Some Japanese guy has made a page of all kinds of old cassettes. Really brought me down Memory Lane. Or is that Memorex Lane. (Sorry, couldn't resist. I can always edit this out later.)
To the left is one of my favorite cassettes of all time: The Maxell UD XL II. I asked my uncle to buy me a box of these for my bar mitzvah. He got me the 60 minute ones and not the 90 minute ones I wanted. Oh well. Storage has always been an issue for me.
Then again, I suffered various setbacks in personal audio throughout my life. It started with a low budget for music. In the late 80's I really wanted to get into the whole CD thing, but I couldn't afford it until the early 90's. Since then, I have had my entire CD collection stolen twice: once from my college dorm room and once from my car.
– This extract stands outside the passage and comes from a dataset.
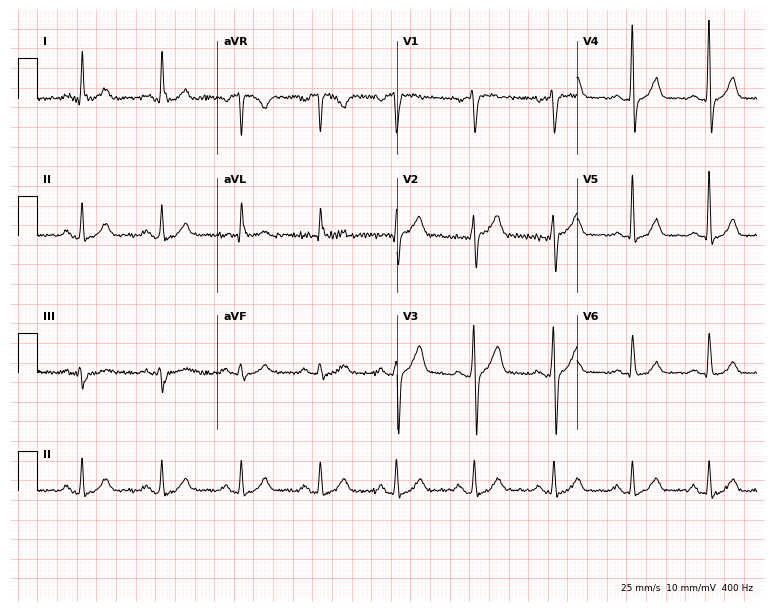
Resting 12-lead electrocardiogram (7.3-second recording at 400 Hz). Patient: a man, 52 years old. None of these six findings is recorded: first-degree AV block, right bundle branch block (RBBB), left bundle branch block (LBBB), sinus bradycardia, atrial fibrillation (AF), sinus tachycardia.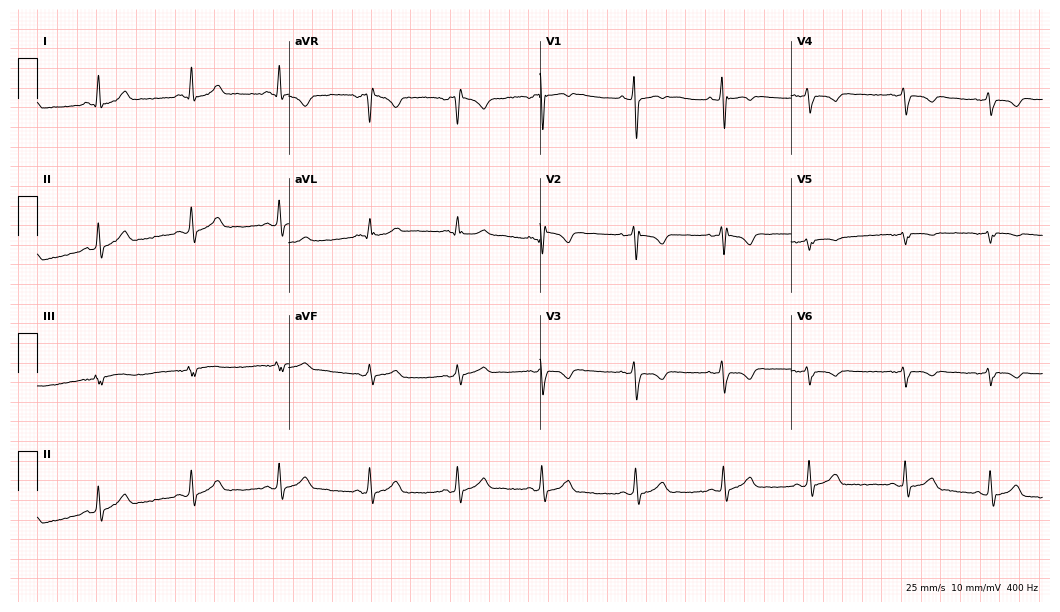
12-lead ECG (10.2-second recording at 400 Hz) from a man, 18 years old. Screened for six findings — first-degree AV block, right bundle branch block (RBBB), left bundle branch block (LBBB), sinus bradycardia, atrial fibrillation (AF), sinus tachycardia — none is recorded. Findings outside these six are not listed.

Then came the Napster Revolution. Suddenly I could get all the music I ever lost, and get turned onto music I always thought I would like. Again, storage became an issue. My six gig hard drive kept filling up. Instead of deleting I saved up for a CD burner. Every once and a while I would copy off all the mp3s onto disc archives and erase the hard drive. Then I got a second internal hard drive, and then a few years ago, I got an external enclosure for an internal drive. I filled it with an eighty gig drive, and thus, the "Big Momma" drive was born.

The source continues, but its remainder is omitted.